Namespace package nesting

$ mkdir ns/dir2/sub/lower
$ echo "print('dir2/sub.lower.mod3')" > ns/dir2/sub/lower/mod3.py
>>> import sub.lower.mod3
dir2/sub.lower.mod3
>>> sub.lower
<module 'sub.lower' (namespace)>
>>> sub.lower.__path__
_NamespacePath(['./ns/dir2/sub/lower'])

Mix regular packages with namespace packages

$ tree ns
ns
|-- dir1
|   |-- empty
|   `-- sub
|       `-- mod1.py
`-- dir2
    `-- sub
        |-- lower
        |   `-- mod3.py
        |-- mod2.py
        `-- pkg
            `-- __init__.py
>>> import empty
>>> empty
<module 'empty' (namespace)>
>>> empty.__path__
_NamespacePath(['./ns/dir1/empty'])

>>> import sub.pkg
dir2/sub2.pkg.__init__
>>> sub.pkg.__file__
'./ns/dir2/sub/pkg/__init__.py'

See PEP 420: Implicit Namespace Packages

6.6. Data hiding in modules

_X

$ cat unders.py
a, _b, c, _d = 1, 2, 3, 4
>>> from unders import *
>>> a, c
(1, 3)
>>> _b
Traceback (most recent call last):
  File "<stdin>", line 1, in <module>
NameError: name '_b' is not defined

>>> from unders import _b, _d
>>> _b, _d
(2, 4)

__all__

$ cat alls.py
__all__ = ['a', '_c']       # __all__ has precedence over _X
a, b, _c, _d = 1, 2, 3, 4
>>> from alls import *
>>> a, _c
(1, 3)
>>> b
Traceback (most recent call last):
  File "<stdin>", line 1, in <module>
NameError: name 'b' is not defined

>>> from alls import b, _d
>>> b, _d
(2, 4)

6.7. Enable future language features: __future__

from __future__ import featurename

When used in a script, this statement must appear as the first executable statement in the file (possibly following a docstring or comment), because it enables special compilation of code on a per-module basis.

>>> import __future__
>>> dir(__future__)
['CO_FUTURE_ABSOLUTE_IMPORT', 'CO_FUTURE_BARRY_AS_BDFL', 'CO_FUTURE_DIVISION', 'CO_FUTURE_PRINT_FUNCTION', 'CO_FUTURE_UNICODE_LITERALS', 'CO_FUTURE_WITH_STATEMENT', 'CO_GENERATOR_ALLOWED', 'CO_NESTED', '_Feature', '__all__', '__builtins__', '__cached__', '__doc__', '__file__', '__loader__', '__name__', '__package__', '__spec__', 'absolute_import', 'all_feature_names', 'barry_as_FLUFL', 'division', 'generators', 'nested_scopes', 'print_function', 'unicode_literals', 'with_statement']

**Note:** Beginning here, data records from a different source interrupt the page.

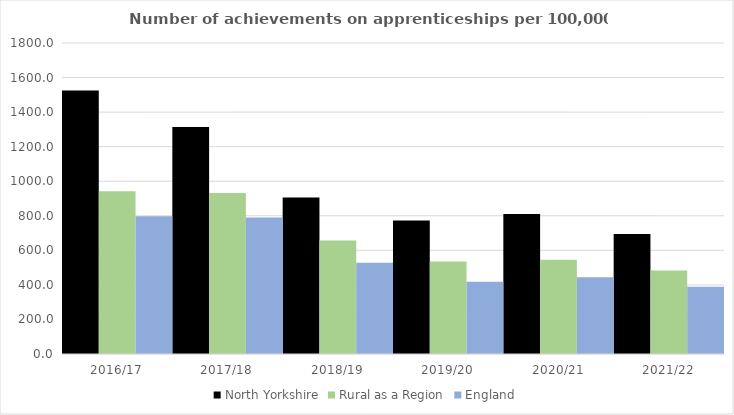
| Category | North Yorkshire | Rural as a Region | England |
|---|---|---|---|
| 2016/17 | 1525.309 | 942.594 | 797 |
| 2017/18 | 1314.426 | 931.709 | 790 |
| 2018/19 | 905.983 | 656.44 | 528 |
| 2019/20 | 773.296 | 535.552 | 418 |
| 2020/21 | 810.336 | 545.333 | 444 |
| 2021/22 | 694.512 | 482.936 | 389 |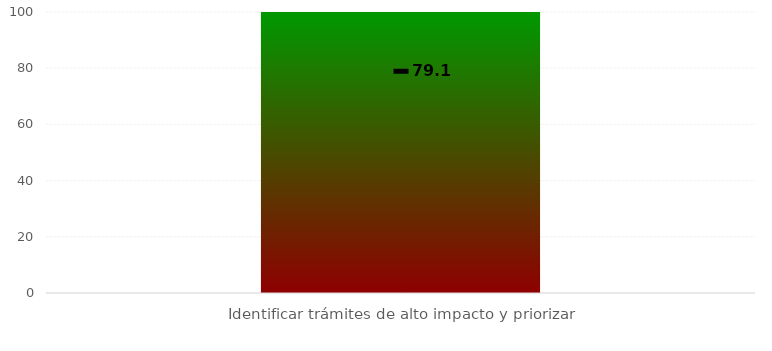
| Category | Niveles |
|---|---|
| Identificar trámites de alto impacto y priorizar | 100 |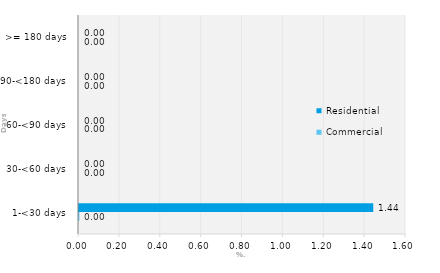
| Category | Commercial | Residential |
|---|---|---|
| 1-<30 days | 0.002 | 1.44 |
| 30-<60 days | 0 | 0 |
| 60-<90 days | 0 | 0 |
| 90-<180 days | 0 | 0 |
| >= 180 days | 0 | 0 |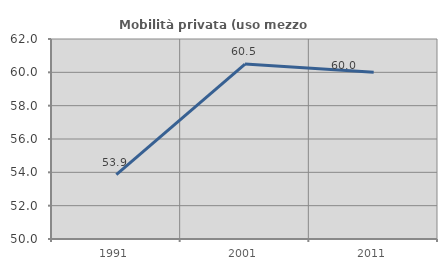
| Category | Mobilità privata (uso mezzo privato) |
|---|---|
| 1991.0 | 53.866 |
| 2001.0 | 60.494 |
| 2011.0 | 60 |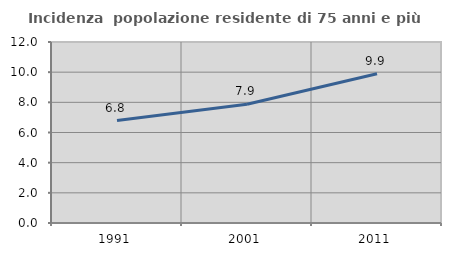
| Category | Incidenza  popolazione residente di 75 anni e più |
|---|---|
| 1991.0 | 6.792 |
| 2001.0 | 7.868 |
| 2011.0 | 9.898 |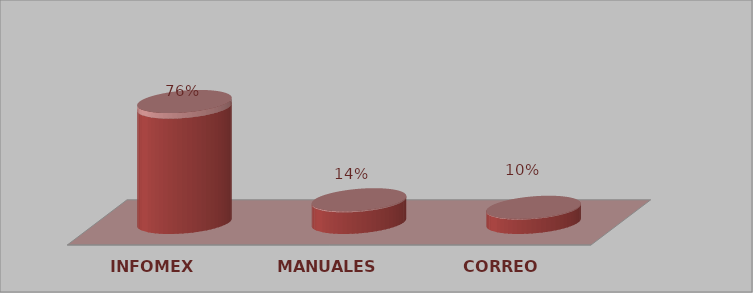
| Category | Series 0 | Series 1 |
|---|---|---|
| INFOMEX | 16 | 0.762 |
| MANUALES | 3 | 0.143 |
| CORREO | 2 | 0.095 |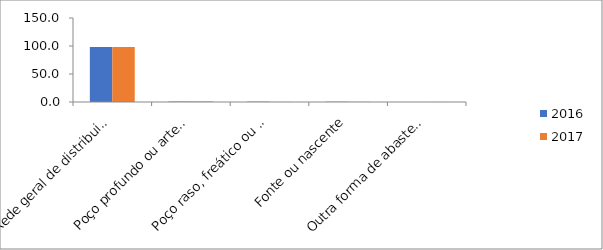
| Category | 2016 | 2017 |
|---|---|---|
| Rede geral de distribuição | 98.2 | 98.4 |
| Poço profundo ou artesiano | 0.8 | 1 |
| Poço raso, freático ou cacimba | 0.6 | 0.2 |
| Fonte ou nascente | 0.5 | 0.3 |
| Outra forma de abastecimento | 0 | 0.1 |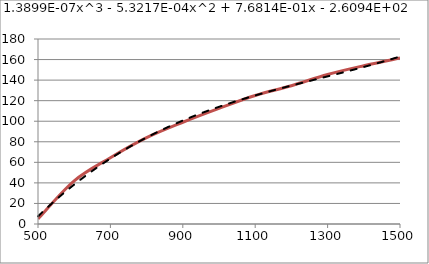
| Category | Series 0 |
|---|---|
| 500.0 | 5 |
| 600.0 | 42 |
| 700.0 | 64.5 |
| 800.0 | 84 |
| 900.0 | 99 |
| 1000.0 | 112.5 |
| 1100.0 | 125 |
| 1200.0 | 134.5 |
| 1300.0 | 145.5 |
| 1400.0 | 154 |
| 1500.0 | 161.5 |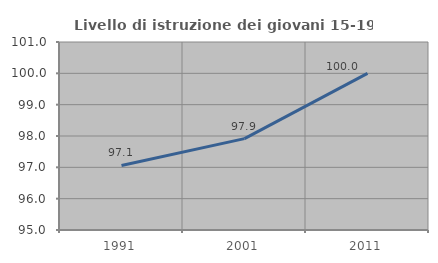
| Category | Livello di istruzione dei giovani 15-19 anni |
|---|---|
| 1991.0 | 97.059 |
| 2001.0 | 97.917 |
| 2011.0 | 100 |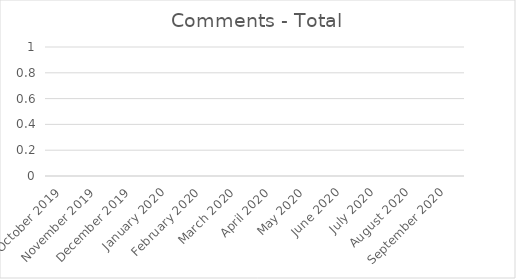
| Category | Total |
|---|---|
| October 2019 | 0 |
| November 2019 | 0 |
| December 2019 | 0 |
| January 2020 | 0 |
| February 2020 | 0 |
| March 2020 | 0 |
| April 2020 | 0 |
| May 2020 | 0 |
| June 2020 | 0 |
| July 2020 | 0 |
| August 2020 | 0 |
| September 2020 | 0 |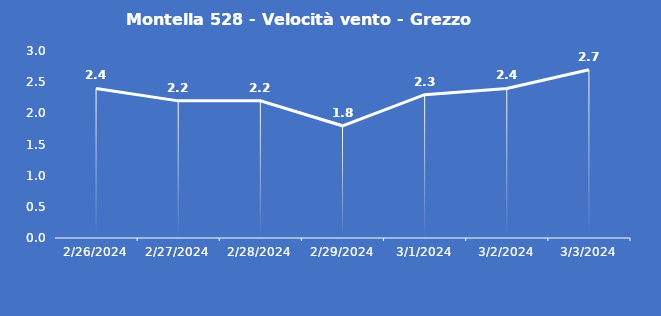
| Category | Montella 528 - Velocità vento - Grezzo (m/s) |
|---|---|
| 2/26/24 | 2.4 |
| 2/27/24 | 2.2 |
| 2/28/24 | 2.2 |
| 2/29/24 | 1.8 |
| 3/1/24 | 2.3 |
| 3/2/24 | 2.4 |
| 3/3/24 | 2.7 |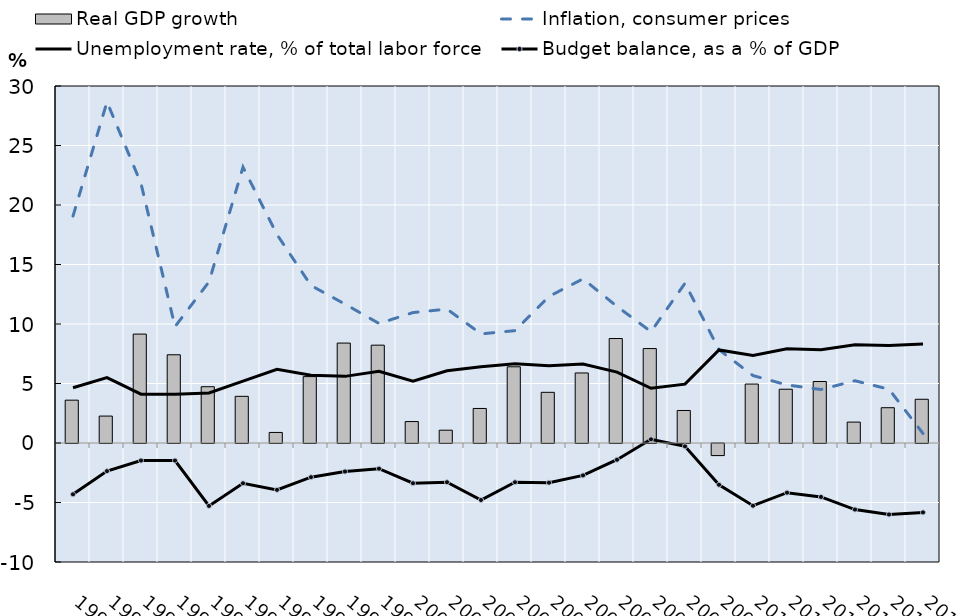
| Category | Real GDP growth |
|---|---|
| 1990.0 | 3.6 |
| 1991.0 | 2.263 |
| 1992.0 | 9.152 |
| 1993.0 | 7.414 |
| 1994.0 | 4.73 |
| 1995.0 | 3.921 |
| 1996.0 | 0.887 |
| 1997.0 | 5.578 |
| 1998.0 | 8.398 |
| 1999.0 | 8.222 |
| 2000.0 | 1.801 |
| 2001.0 | 1.076 |
| 2002.0 | 2.902 |
| 2003.0 | 6.405 |
| 2004.0 | 4.259 |
| 2005.0 | 5.886 |
| 2006.0 | 8.78 |
| 2007.0 | 7.935 |
| 2008.0 | 2.732 |
| 2009.0 | -1.016 |
| 2010.0 | 4.954 |
| 2011.0 | 4.518 |
| 2012.0 | 5.168 |
| 2013.0 | 1.756 |
| 2014.0 | 2.965 |
| 2015.0 | 3.675 |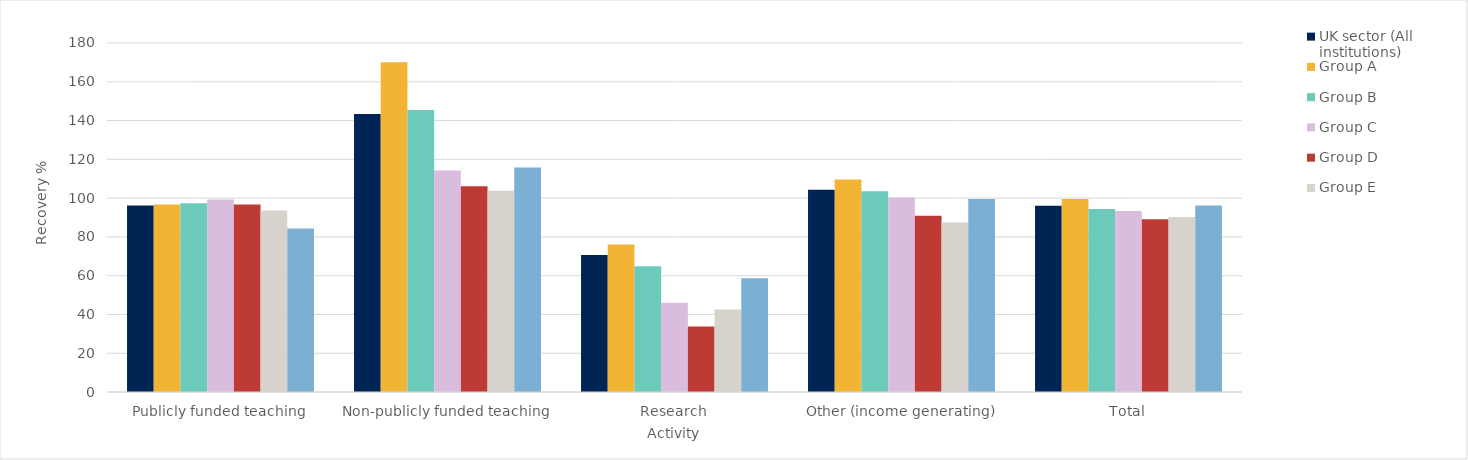
| Category | UK sector (All institutions) | Group A | Group B | Group C | Group D | Group E | Group F |
|---|---|---|---|---|---|---|---|
| 0 | 96.219 | 96.647 | 97.367 | 99.31 | 96.728 | 93.606 | 84.289 |
| 1 | 143.388 | 170.081 | 145.508 | 114.251 | 106.065 | 103.756 | 115.733 |
| 2 | 70.649 | 76.088 | 64.885 | 46.094 | 33.747 | 42.598 | 58.661 |
| 3 | 104.303 | 109.604 | 103.515 | 100.326 | 90.938 | 87.435 | 99.565 |
| 4 | 96.096 | 99.49 | 94.327 | 93.329 | 89.048 | 90.284 | 96.232 |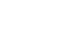
| Category | Series 0 |
|---|---|
| 0 | 0 |
| 1 | 0 |
| 2 | 0 |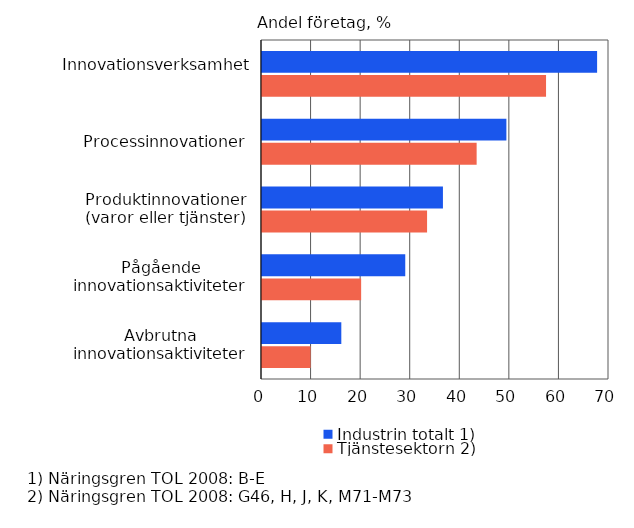
| Category | Industrin totalt 1) | Tjänstesektorn 2) |
|---|---|---|
| Innovationsverksamhet | 67.6 | 57.3 |
| Processinnovationer | 49.3 | 43.3 |
| Produktinnovationer (varor eller tjänster) | 36.5 | 33.3 |
| Pågående innovationsaktiviteter | 28.9 | 20 |
| Avbrutna innovationsaktiviteter | 16 | 9.8 |

6.8. __name__ and __main__

  • If the file is being run as a top-level program file, __name__ is set to the string “__main__” when it starts.
  • If the file is being imported instead, __name__ is set to the module’s name as known by its clients.
def test():
  print(":)")

if __name__ == '__main__':
  test()
$ python runme.py
:)
$ python -m runme
:)

6.9. Docstrings

Just like docstring of function, the first string in a python file works as docstring of that module.

>>> import socket
>>> help(socket)
Help on module socket:

NAME
    socket

MODULE REFERENCE
    http://docs.python.org/3.4/library/socket

    The following documentation is automatically generated from the Python
    source files.  It may be incomplete, incorrect or include features that
    are considered implementation detail and may vary between Python
    implementations.  When in doubt, consult the module reference at the
    location listed above.
...